Let $a_1,a_2,\ldots,a_{11}$ and $b_1,b_2,\ldots,b_{11}$ be 2 permutations of $1,2,\ldots,11$. Show that atleast 2 of $a_1b_1,a_2b_2,\ldots,a_{11}b_{11}$ will have same remainder $\mod 11$
My attempt:
When $11=a_i=b_j [i\ne j]$, then it is obvious. When $11=a_i=b_i$, then $a_ib_i$ can be excluded from the list as no other number leaves 0 remainder. So, we have a permuation of $1,2,\ldots,10$. Now, we have to prove the given statement, which I cannot do any further. Please help.
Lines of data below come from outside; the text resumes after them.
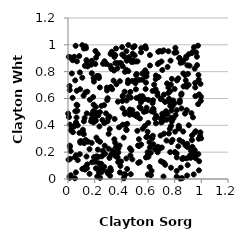
| Category | Series 0 |
|---|---|
| 0.046676937674423886 | 0.911 |
| 0.1731907339990109 | 0.43 |
| 0.23156018715488924 | 0.117 |
| 0.42760766730506783 | 0.799 |
| 0.5336893021140406 | 0.738 |
| 0.09268886672519401 | 0.27 |
| 0.6367927705438385 | 0.322 |
| 0.9290513467448243 | 0.939 |
| 0.5379660975195389 | 0.127 |
| 0.7785230968841657 | 0.429 |
| 0.4707104948257748 | 0.607 |
| 0.7468949703240096 | 0.835 |
| 0.8391897326390824 | 0.586 |
| 0.34968576601538326 | 0.447 |
| 0.6953053178982544 | 0.449 |
| 0.2968760122465636 | 0.43 |
| 0.5696426322543541 | 0.795 |
| 0.6722983463575628 | 0.199 |
| 0.41036892436965217 | 0.84 |
| 0.5864340884211007 | 0.505 |
| 0.4175408332572171 | 0.308 |
| 0.5846683655671804 | 0.718 |
| 0.8909354414835754 | 0.513 |
| 0.013335728364849 | 0.249 |
| 0.11955547361146536 | 0.972 |
| 0.7665870626792595 | 0.2 |
| 0.6250503684640436 | 0.505 |
| 0.1328308287717144 | 0.291 |
| 0.09125341376203373 | 0.281 |
| 0.519206114093471 | 0.483 |
| 0.5092706347199005 | 0.669 |
| 0.2057818210240638 | 0.954 |
| 0.917273317381685 | 0.159 |
| 0.08429098524658475 | 0.916 |
| 0.5367592920172873 | 0.536 |
| 0.37214312046848014 | 0.162 |
| 0.32955264627195086 | 0.936 |
| 0.4754985411567399 | 0.214 |
| 0.6524488144445785 | 0.223 |
| 0.08940384945948819 | 0.794 |
| 0.06554562086051482 | 0.658 |
| 0.7155857116474972 | 0.467 |
| 0.5565957550004644 | 0.74 |
| 0.07018524425496449 | 0.508 |
| 0.7394409686287119 | 0.442 |
| 0.8590399694918804 | 0.276 |
| 0.057574957408292556 | 0.993 |
| 0.1640557005931702 | 0.591 |
| 0.8646857087342421 | 0.787 |
| 0.597121755670744 | 0.352 |
| 0.22286788275097186 | 0.93 |
| 0.8962677892962819 | 0.238 |
| 0.05966879743334477 | 0.412 |
| 0.8829805018857326 | 0.698 |
| 0.4433115345549993 | 0.075 |
| 0.7727190102088954 | 0.084 |
| 0.5390898360487064 | 0.451 |
| 0.877691282450784 | 0.487 |
| 0.06703394839677779 | 0.877 |
| 0.6721994752635393 | 0.623 |
| 0.2846353952011683 | 0.489 |
| 0.3286666740754009 | 0.821 |
| 0.9331424568217861 | 0.24 |
| 0.25059040371349994 | 0.05 |
| 0.16177745395152135 | 0.038 |
| 0.14742301760385748 | 0.839 |
| 0.8595227222581635 | 0.87 |
| 0.3744627109753005 | 0.576 |
| 0.19228619816168752 | 0.554 |
| 0.2237660073145369 | 0.219 |
| 0.5092260927614612 | 0.877 |
| 0.7224204070046648 | 0.118 |
| 0.19194597458374296 | 0.752 |
| 0.2569839202288496 | 0.072 |
| 0.4314366114576344 | 0.403 |
| 0.0547269025426534 | 0.505 |
| 0.509920508866802 | 0.476 |
| 0.9805405721133529 | 0.741 |
| 0.8153659750011059 | 0.06 |
| 0.6747229036105801 | 0.24 |
| 0.4223224963584687 | 0.027 |
| 0.8628799058367227 | 0.879 |
| 0.8327770680637624 | 0.376 |
| 0.6208491824398406 | 0.195 |
| 0.5112553337236531 | 0.774 |
| 0.1950958757126044 | 0.163 |
| 0.3544520413392117 | 0.922 |
| 0.9212706771769078 | 0.159 |
| 0.3020972747949281 | 0.454 |
| 0.8375365185972018 | 0.571 |
| 0.052238632556893504 | 0.006 |
| 0.8130604562920429 | 0.943 |
| 0.9370957154208669 | 0.46 |
| 0.19401418803622206 | 0.726 |
| 0.9499446730407738 | 0.346 |
| 0.9395151472527965 | 0.951 |
| 0.036636022783196574 | 0.349 |
| 0.9255698461596198 | 0.491 |
| 0.7634444239329383 | 0.373 |
| 0.4866858603612687 | 0.482 |
| 0.38935800254068825 | 0.049 |
| 0.4557319380780795 | 0.618 |
| 0.24084133738431882 | 0.009 |
| 0.4056241756335786 | 0.983 |
| 0.7072956053577886 | 0.812 |
| 0.17869045569367317 | 0.881 |
| 0.2168766772427906 | 0.767 |
| 0.4097821111222963 | 0.619 |
| 0.4984210118251923 | 0.481 |
| 0.8934281752644695 | 0.026 |
| 0.7985944220098996 | 0.941 |
| 0.43978977307100736 | 0.585 |
| 0.23875659458211201 | 0.682 |
| 0.5146095974420601 | 0.783 |
| 0.752792451541724 | 0.952 |
| 0.20892436236240533 | 0.435 |
| 0.3156066523986101 | 0.024 |
| 0.8156582640601323 | 0.513 |
| 0.1773685117092146 | 0.27 |
| 0.3931472308274868 | 0.097 |
| 0.01286693904584747 | 0.663 |
| 0.6878301164890219 | 0.225 |
| 0.9302752011022033 | 0.325 |
| 0.597187901010962 | 0.2 |
| 0.32052714300663593 | 0.686 |
| 0.2168477848707807 | 0.758 |
| 0.38875025675613023 | 0.729 |
| 0.01736045135898978 | 0.906 |
| 0.8976954201139312 | 0.104 |
| 0.30467689092527306 | 0.226 |
| 0.9838768596884649 | 0.132 |
| 0.7998085724246662 | 0.671 |
| 0.4377117583783472 | 0.153 |
| 0.20186721276086267 | 0.493 |
| 0.8308493931554167 | 0.397 |
| 0.7084889299643606 | 0.428 |
| 0.6994989402984891 | 0.421 |
| 0.23003936401347205 | 0.768 |
| 0.5799627387163104 | 0.989 |
| 0.589466531291116 | 0.79 |
| 0.9785981418582956 | 0.776 |
| 0.6147685263011925 | 0.846 |
| 0.3828943100506701 | 0.385 |
| 0.23957370365303335 | 0.499 |
| 0.5819730832315049 | 0.671 |
| 0.0471722198335955 | 0.391 |
| 0.9747172168335393 | 0.994 |
| 0.4851650287341322 | 0.934 |
| 0.2090150252280079 | 0.08 |
| 0.29189423171228585 | 0.054 |
| 0.7727391313128991 | 0.395 |
| 0.14242598938925052 | 0.08 |
| 0.942835989518905 | 0.034 |
| 0.5403230809583446 | 0.616 |
| 0.4681067112876465 | 0.176 |
| 0.8515045136892441 | 0.526 |
| 0.6463657964301295 | 0.703 |
| 0.23893202538417474 | 0.079 |
| 0.49045672037080884 | 0.874 |
| 0.3706067786411054 | 0.825 |
| 0.011603717096283836 | 0.019 |
| 0.13044044634643015 | 0.646 |
| 0.7741159163835692 | 0.275 |
| 0.7351591692281364 | 0.505 |
| 0.8995198972721726 | 0.784 |
| 0.2196414838713818 | 0.019 |
| 0.059234877027061233 | 0.177 |
| 0.5572932057896541 | 0.785 |
| 0.9817779440189164 | 0.064 |
| 0.27404348837066406 | 0.878 |
| 0.6528094300983222 | 0.449 |
| 0.11687470963969998 | 0.621 |
| 0.28181051340614854 | 0.859 |
| 0.7568397486729 | 0.339 |
| 0.520176294162281 | 0.359 |
| 0.5795129214809566 | 0.81 |
| 0.021428901937924915 | 0.364 |
| 0.38695176546716287 | 0.249 |
| 0.49946462558968147 | 0.99 |
| 0.6014732816024693 | 0.418 |
| 0.2712519921636725 | 0.092 |
| 0.13853399145398415 | 0.886 |
| 0.8556199636965999 | 0.006 |
| 0.8344403950042217 | 0.9 |
| 0.7901646861157391 | 0.451 |
| 0.752416801457777 | 0.641 |
| 0.16144195128851072 | 0.222 |
| 0.028684990321949867 | 0.787 |
| 0.9681500463335102 | 0.849 |
| 0.5454567520497118 | 0.527 |
| 0.18899549003778846 | 0.505 |
| 0.32327126791351357 | 0.064 |
| 0.5901798876041708 | 0.166 |
| 0.12360925044257637 | 0.085 |
| 0.8941179046650222 | 0.262 |
| 0.8454051927353424 | 0.085 |
| 0.3110599835457872 | 0.157 |
| 0.46474136235282115 | 0.229 |
| 0.7666994723166691 | 0.545 |
| 0.47757962831922895 | 0.872 |
| 0.5964522816426117 | 0.316 |
| 0.3230929309330791 | 0.181 |
| 0.4404803323994665 | 0.881 |
| 0.5375475191852845 | 0.596 |
| 0.33392427875408065 | 0.212 |
| 0.24889701971087067 | 0.114 |
| 0.0010635826426977852 | 0.488 |
| 0.30048827100565284 | 0.04 |
| 0.6770147875417601 | 0.948 |
| 0.3603756276541707 | 0.238 |
| 0.8147388297407242 | 0.018 |
| 0.5250355212838486 | 0.25 |
| 0.584997234121754 | 0.973 |
| 0.7282032309949886 | 0.574 |
| 0.46795644756283933 | 0.649 |
| 0.39663160583756957 | 0.865 |
| 0.004017448057230958 | 0.144 |
| 0.034287747404613475 | 0.605 |
| 0.6318326608256549 | 0.304 |
| 0.6793232202820944 | 0.76 |
| 0.6219023781600583 | 0.029 |
| 0.40665322084471983 | 0.927 |
| 0.4301725525817708 | 0.497 |
| 0.005926100241357826 | 0.91 |
| 0.18058778471610612 | 0.125 |
| 0.4849873381048481 | 0.884 |
| 0.17822526094861293 | 0.789 |
| 0.23142157496354893 | 0.05 |
| 0.1388701952417476 | 0.168 |
| 0.7532573207696533 | 0.682 |
| 0.7839074247458218 | 0.292 |
| 0.6117314428070794 | 0.09 |
| 0.05228154762342658 | 0.162 |
| 0.33103349226327805 | 0.67 |
| 0.27751942156855225 | 0.187 |
| 0.4826434473045821 | 0.731 |
| 0.7292939424367355 | 0.106 |
| 0.7718510145786598 | 0.703 |
| 0.7009824638826786 | 0.876 |
| 0.6997395988194663 | 0.595 |
| 0.5458758141814352 | 0.581 |
| 0.42218435398407644 | 0.912 |
| 0.5326873376344007 | 0.246 |
| 0.20104690119422503 | 0.129 |
| 0.22739539564156597 | 0.165 |
| 0.11404873586985102 | 0.344 |
| 0.6966209705767614 | 0.132 |
| 0.2536996646733097 | 0.169 |
| 0.029349135643793933 | 0.385 |
| 0.4191301906429188 | 0.005 |
| 0.6965018484824774 | 0.595 |
| 0.261613111439334 | 0.21 |
| 0.09031626180511935 | 0.669 |
| 0.8617144096504336 | 0.156 |
| 0.6623028654885308 | 0.47 |
| 0.8047026871852438 | 0.196 |
| 0.5795040314999311 | 0.765 |
| 0.9509197089460705 | 0.215 |
| 0.9116271095676838 | 0.845 |
| 0.7653796191227267 | 0.654 |
| 0.7982351386778459 | 0.563 |
| 0.6567747601375253 | 0.669 |
| 0.7763192005087426 | 0.51 |
| 0.360275278710591 | 0.972 |
| 0.5267040356092753 | 0.12 |
| 0.12472536284638086 | 0.454 |
| 0.3178613780326637 | 0.844 |
| 0.034895528340997774 | 0.885 |
| 0.9541997551984307 | 0.683 |
| 0.26219415900358123 | 0.859 |
| 0.9759566808740957 | 0.558 |
| 0.06406409400634035 | 0.458 |
| 0.702666696735508 | 0.455 |
| 0.06018690966733417 | 0.423 |
| 0.8775115392148062 | 0.775 |
| 0.2753304862945135 | 0.248 |
| 0.17473535762787337 | 0.852 |
| 0.3279488693203214 | 0.948 |
| 0.6143881808407408 | 0.235 |
| 0.3113338534782187 | 0.466 |
| 0.22482096264188062 | 0.288 |
| 0.8650165731351144 | 0.154 |
| 0.5116528102095552 | 0.47 |
| 0.8442961135586228 | 0.866 |
| 0.42586921903577735 | 0.486 |
| 0.14996468605418806 | 0.278 |
| 0.6348286272017003 | 0.656 |
| 0.4999931282567323 | 0.921 |
| 0.05405943608713265 | 0.735 |
| 0.9773985862411543 | 0.186 |
| 0.4707546040542924 | 0.036 |
| 0.5054530087620377 | 0.714 |
| 0.7429478002552824 | 0.712 |
| 0.23562032283682216 | 0.392 |
| 0.547349668052422 | 0.573 |
| 0.6427055654996492 | 0.499 |
| 0.6596077660288989 | 0.415 |
| 0.5489249252545415 | 0.257 |
| 0.5498278083829402 | 0.975 |
| 0.10751676692487913 | 0.075 |
| 0.762517824391527 | 0.572 |
| 0.5099286013655342 | 0.736 |
| 0.35000501313897375 | 0.925 |
| 0.8803495025709801 | 0.251 |
| 0.4296417057332826 | 0.032 |
| 0.17719850614638696 | 0.482 |
| 0.2920733755424991 | 0.66 |
| 0.7462450643580057 | 0.484 |
| 0.602907782331563 | 0.589 |
| 0.9929195489582779 | 0.347 |
| 0.06477872015754783 | 0.553 |
| 0.5893531135583372 | 0.532 |
| 0.4521831901090685 | 0.804 |
| 0.43695466735920246 | 0.369 |
| 0.34800778798052007 | 0.91 |
| 0.5190108359200212 | 0.465 |
| 0.21089338614616993 | 0.904 |
| 0.3535897971083259 | 0.27 |
| 0.9499482972654503 | 0.823 |
| 0.8900513913134721 | 0.153 |
| 0.20531044773496626 | 0.144 |
| 0.06988730031232145 | 0.549 |
| 0.827024461425214 | 0.244 |
| 0.5151721267317756 | 0.604 |
| 0.14492622633513338 | 0.651 |
| 0.2578332420932501 | 0.44 |
| 0.05904667961419439 | 0.05 |
| 0.610637764297836 | 0.274 |
| 0.5751061505551872 | 0.596 |
| 0.6580167238168255 | 0.745 |
| 0.4524635927805768 | 0.998 |
| 0.990369149846694 | 0.322 |
| 0.8425466244286772 | 0.003 |
| 0.4495421552162856 | 0.715 |
| 0.015900933295398826 | 0.15 |
| 0.957961263671676 | 0.355 |
| 0.3973389604751989 | 0.131 |
| 0.6378950347058552 | 0.587 |
| 0.9667757710414732 | 0.911 |
| 0.1213800841724869 | 0.267 |
| 0.0885522296969212 | 0.185 |
| 0.17695083299720848 | 0.448 |
| 0.37722946494891824 | 0.226 |
| 0.46154528586146715 | 0.479 |
| 0.7163863908999234 | 0.018 |
| 0.7204091490595579 | 0.338 |
| 0.3628780821798959 | 0.706 |
| 0.5848214861149837 | 0.16 |
| 0.945118709762319 | 0.192 |
| 0.8016530323521839 | 0.2 |
| 0.7071751713168705 | 0.487 |
| 0.20501177725771602 | 0.463 |
| 0.9834342100472789 | 0.631 |
| 0.351793660552625 | 0.195 |
| 0.7692624707880285 | 0.882 |
| 0.7197517543221705 | 0.629 |
| 0.8160482211995947 | 0.161 |
| 0.7386796991757151 | 0.287 |
| 0.01131254985869165 | 0.693 |
| 0.4640189177873881 | 0.518 |
| 0.8864602373824809 | 0.901 |
| 0.6688771296491367 | 0.643 |
| 0.7099371441382194 | 0.126 |
| 0.9577844659695542 | 0.154 |
| 0.4824444248860417 | 0.513 |
| 0.560051431718217 | 0.375 |
| 0.0733326902855516 | 0.141 |
| 0.0729282425018432 | 0.4 |
| 0.914639213226625 | 0.175 |
| 0.7582573063526906 | 0.598 |
| 0.817294212596679 | 0.735 |
| 0.5215242595917049 | 0.877 |
| 0.9057558737165539 | 0.401 |
| 0.31306145721162937 | 0.372 |
| 0.4880793085549877 | 0.98 |
| 0.20477014177567027 | 0.857 |
| 0.2084721523131198 | 0.537 |
| 0.7726117846574002 | 0.454 |
| 0.22727546776773266 | 0.474 |
| 0.013736217169282347 | 0.239 |
| 0.6807876227893973 | 0.864 |
| 0.43844322872972913 | 0.814 |
| 0.1263784011054417 | 0.844 |
| 0.2130831507313603 | 0.309 |
| 0.9969850894983238 | 0.613 |
| 0.9051153431127194 | 0.702 |
| 0.8866396800112862 | 0.912 |
| 0.6738144842029629 | 0.857 |
| 0.14237165835493618 | 0.876 |
| 0.8054398134099673 | 0.977 |
| 0.8268740951494604 | 0.75 |
| 0.3553849862873231 | 0.865 |
| 0.6885416956836965 | 0.954 |
| 0.5887692642433846 | 0.765 |
| 0.4680082834914421 | 0.492 |
| 0.291620661692459 | 0.681 |
| 0.4504296442553802 | 0.736 |
| 0.4235039693484443 | 0.036 |
| 0.014502209180590671 | 0.405 |
| 0.8068924064484292 | 0.476 |
| 0.28896192931179143 | 0.858 |
| 0.3760376444659641 | 0.864 |
| 0.8037669939467939 | 0.352 |
| 0.8491277289171141 | 0.627 |
| 0.4074433069660559 | 0.581 |
| 0.5476679919790673 | 0.945 |
| 0.9223575799900378 | 0.211 |
| 0.6339496376838221 | 0.566 |
| 0.7895772712345045 | 0.585 |
| 0.0073682798715560835 | 0.462 |
| 0.11177156094417802 | 0.367 |
| 0.6941883951354908 | 0.324 |
| 0.3178691684323005 | 0.081 |
| 0.29427532823703834 | 0.588 |
| 0.8665931970179298 | 0.69 |
| 0.9957845530235843 | 0.582 |
| 0.2321842783138936 | 0.753 |
| 0.9448269075835343 | 0.982 |
| 0.6591246140997019 | 0.771 |
| 0.4440453885580857 | 0.411 |
| 0.4249046339863435 | 0.651 |
| 0.021047927732604332 | 0.028 |
| 0.1407439789725133 | 0.489 |
| 0.5592948711447782 | 0.617 |
| 0.09979321074192071 | 0.282 |
| 0.12725986349199214 | 0.07 |
| 0.6031046184695127 | 0.165 |
| 0.239890030508761 | 0.278 |
| 0.4580795722123372 | 0.908 |
| 0.43952468403163913 | 0.364 |
| 0.1320184762354557 | 0.989 |
| 0.37739381307627096 | 0.198 |
| 0.8641691870170831 | 0.354 |
| 0.21238189883054734 | 0.493 |
| 0.7787356329675972 | 0.746 |
| 0.34539305985665936 | 0.808 |
| 0.8572487527551992 | 0.149 |
| 0.8355351632370608 | 0.571 |
| 0.11854171949387114 | 0.334 |
| 0.9983595637995429 | 0.303 |
| 0.10712872624642594 | 0.997 |
| 0.3450268428644252 | 0.184 |
| 0.9553515733923481 | 0.618 |
| 0.9802293740157771 | 0.3 |
| 0.14389767309145657 | 0.109 |
| 0.8300500753888632 | 0.382 |
| 0.9937197946796977 | 0.709 |
| 0.11918515435954471 | 0.43 |
| 0.8367460009961701 | 0.29 |
| 0.37639336459731787 | 0.126 |
| 0.4821943390059885 | 0.147 |
| 0.18837992829220385 | 0.611 |
| 0.01322214938965575 | 0.009 |
| 0.08575674152579905 | 0.344 |
| 0.7051792200300068 | 0.95 |
| 0.21435061862010035 | 0.169 |
| 0.8517125389336334 | 0.637 |
| 0.4093336191357683 | 0.527 |
| 0.5877415547859629 | 0.312 |
| 0.7799395880866352 | 0.452 |
| 0.8832035980113807 | 0.736 |
| 0.6383708210354998 | 0.524 |
| 0.7834557778317598 | 0.542 |
| 0.25113746496731176 | 0.545 |
| 0.13484702916570515 | 0.975 |
| 0.569363160010475 | 0.5 |
| 0.9613205594875824 | 0.943 |
| 0.41192651871370467 | 0.616 |
| 0.8909954591692096 | 0.688 |
| 0.27216475657484696 | 0.416 |
| 0.30483965440226085 | 0.336 |
| 0.32573122349129563 | 0.822 |
| 0.4378301841881923 | 0.953 |
| 0.8948172784130509 | 0.848 |
| 0.19206636683643993 | 0.421 |
| 0.3192078632978032 | 0.932 |
| 0.8149757212156591 | 0.19 |
| 0.8918219632637219 | 0.701 |
| 0.531831426468567 | 0.297 |
| 0.10711741238548667 | 0.755 |
| 0.020121882544743327 | 0.208 |
| 0.5767958426044177 | 0.395 |
| 0.9561467307828785 | 0.175 |
| 0.2707869686305772 | 0.551 |
| 0.953980418301124 | 0.716 |
| 0.9294904942453207 | 0.29 |
| 0.8359218522264941 | 0.903 |
| 0.7178407115800389 | 0.959 |
| 0.641645185249537 | 0.519 |
| 0.5984196530813781 | 0.033 |
| 0.6402602953217132 | 0.259 |
| 0.7035035428348062 | 0.235 |
| 0.6142129476079128 | 0.924 |
| 0.29754501940942396 | 0.602 |
| 0.6269310440109518 | 0.061 |
| 0.3599466974670619 | 0.168 |
| 0.34183952123713585 | 0.733 |
| 0.3475471836387128 | 0.296 |
| 0.9065237314413043 | 0.931 |
| 0.41069421555246544 | 0.405 |

Thank you.
On
We complete your proof: Without loss of generality let $a_{11}=b_{11}=11$. Now assume that $a_ib_i\ne a_jb_j\pmod{11}$ for all $i\ne j$ then $a_ib_i$ gives all values from $1$ to $10$ modulo $11$ hence by the Wilson's theorem we get
$$\prod_{i=1}^{10}a_ib_i=(10!)^2\equiv(-1)^2=1\equiv10!\equiv -1\pmod{11}$$ which is a contradiction.
Suppose it is not true and let's $a_1,\ldots,a_{10}$ and $b_1,\ldots,b_{10}$ are permutations of $1,\ldots,10$. We have $$ a_1b_1=c_1(mod11) $$ $$ ... $$ $$ a_{10}b_{10}=c_{10}(mod11), $$ where $c_1,\ldots,c_{10}$ is also permutation of $1,\ldots,10$. By multiplying all these equations together we get $$10!(10!-1)=0(mod11),$$ which is contradiction.